WORK ITEM: Your task is to transcribe the data exactly while omitting each picture.

DATA PROVIDED:
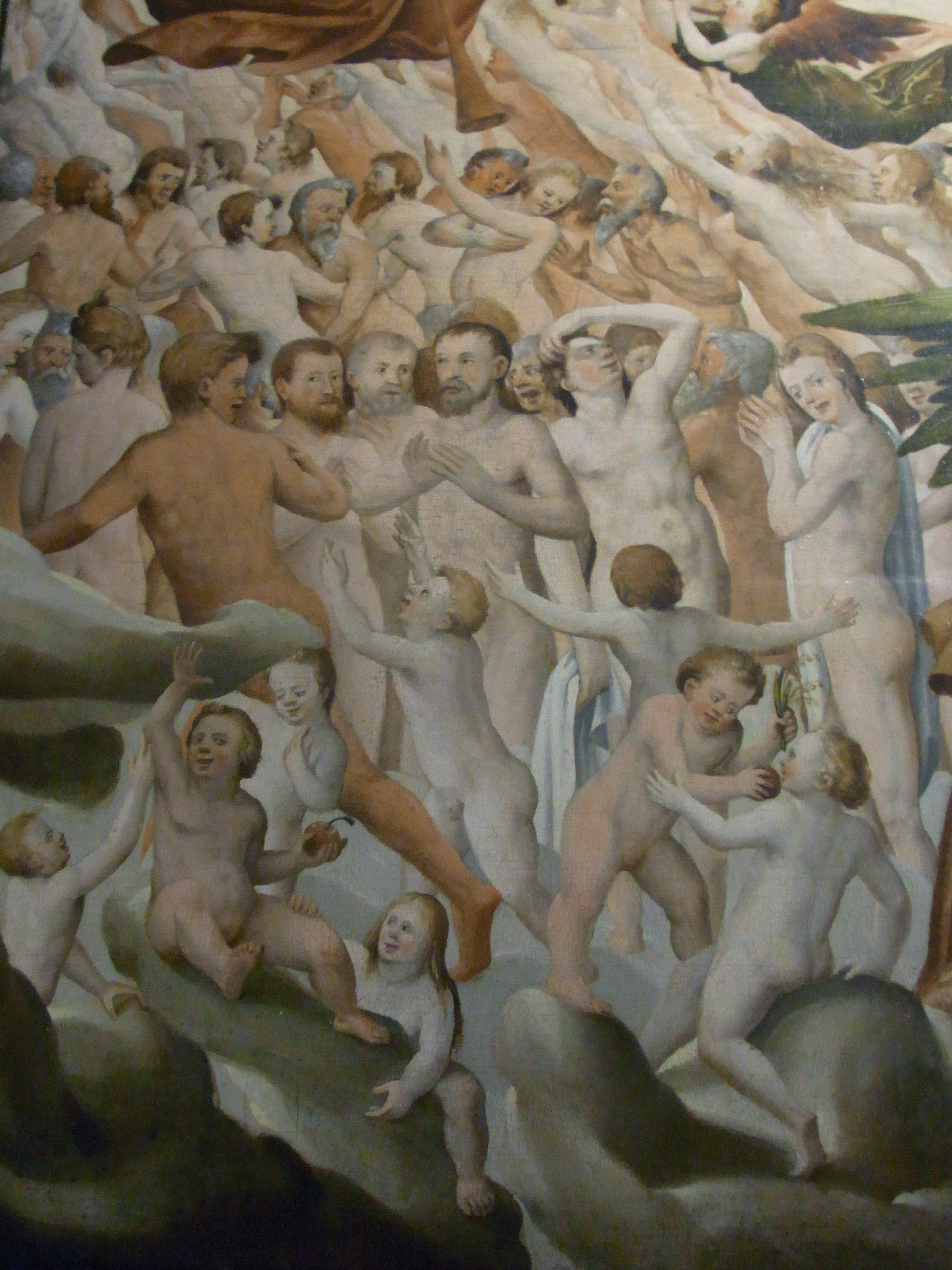 Georg Rieder (um 1510 - 1564): Jüngstes Gericht aus der Gerichtsstube des Ulmer Rathaus; Mitte 16. Jahrhundert
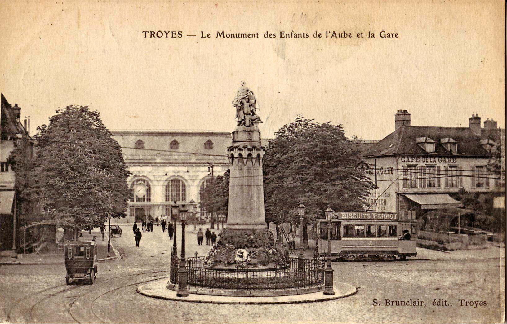 Carte postale ancienne éditée par S. Brunclair, éditeur à Troyes :TROYES : Le Monument des Enfants de l'Aube et la Gare.Vue d'une motrice électrique du tramway de Troyes
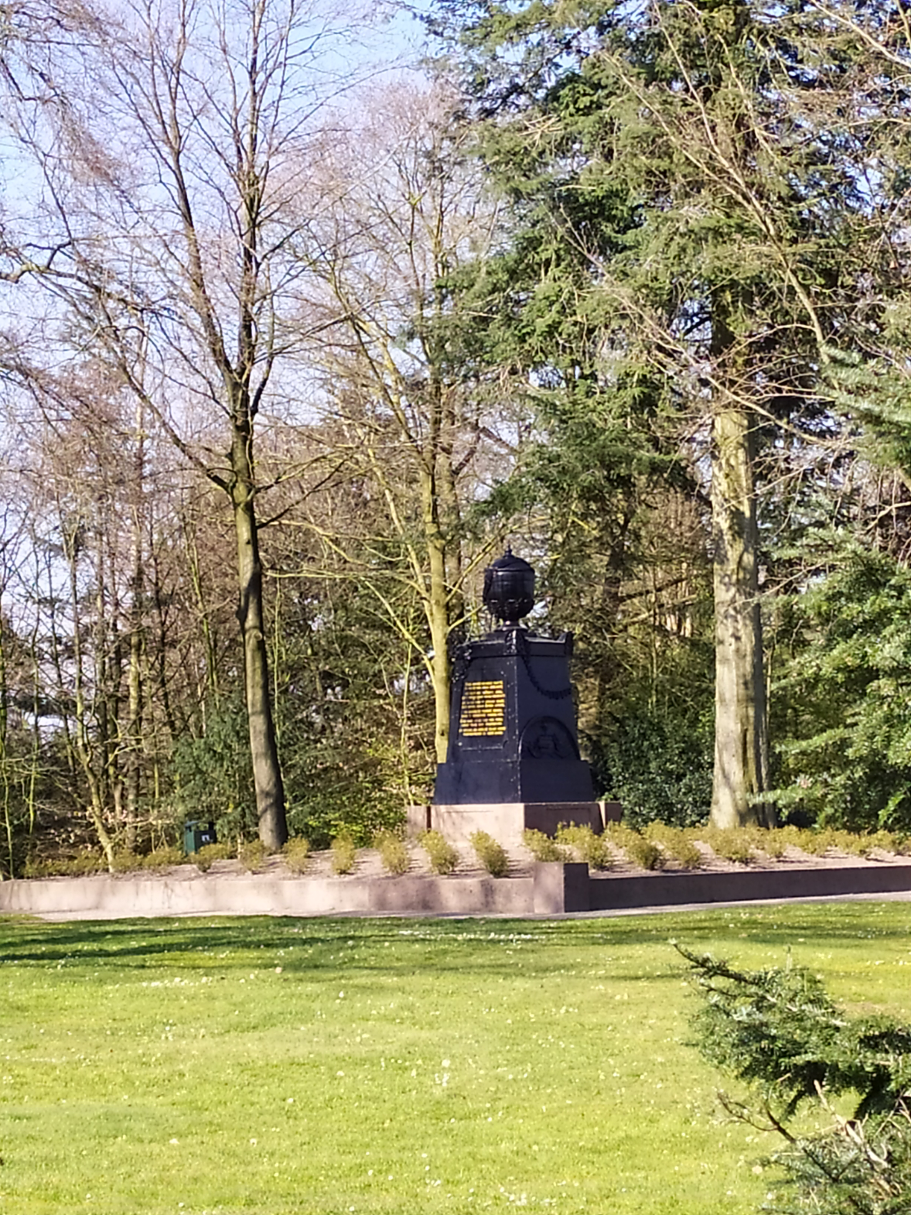 Anna Maria Moens gedenkteken. Sinds 2018 zwart.
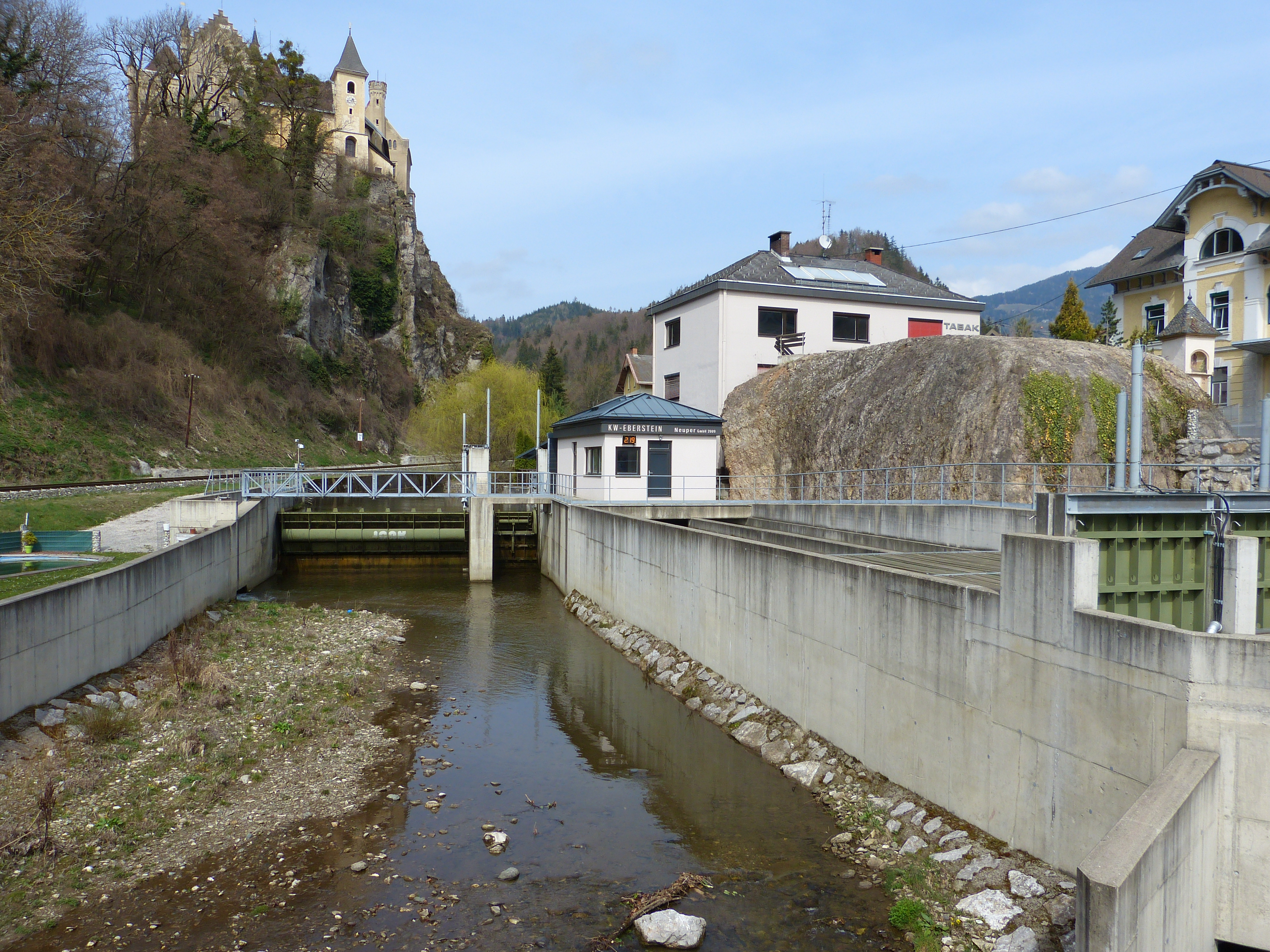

RESPONSE BELOW:
 Georg Rieder (um 1510 - 1564): Jüngstes Gericht aus der Gerichtsstube des Ulmer Rathaus; Mitte 16. Jahrhundert
 Carte postale ancienne éditée par S. Brunclair, éditeur à Troyes :TROYES : Le Monument des Enfants de l'Aube et la Gare.Vue d'une motrice électrique du tramway de Troyes
 Anna Maria Moens gedenkteken. Sinds 2018 zwart.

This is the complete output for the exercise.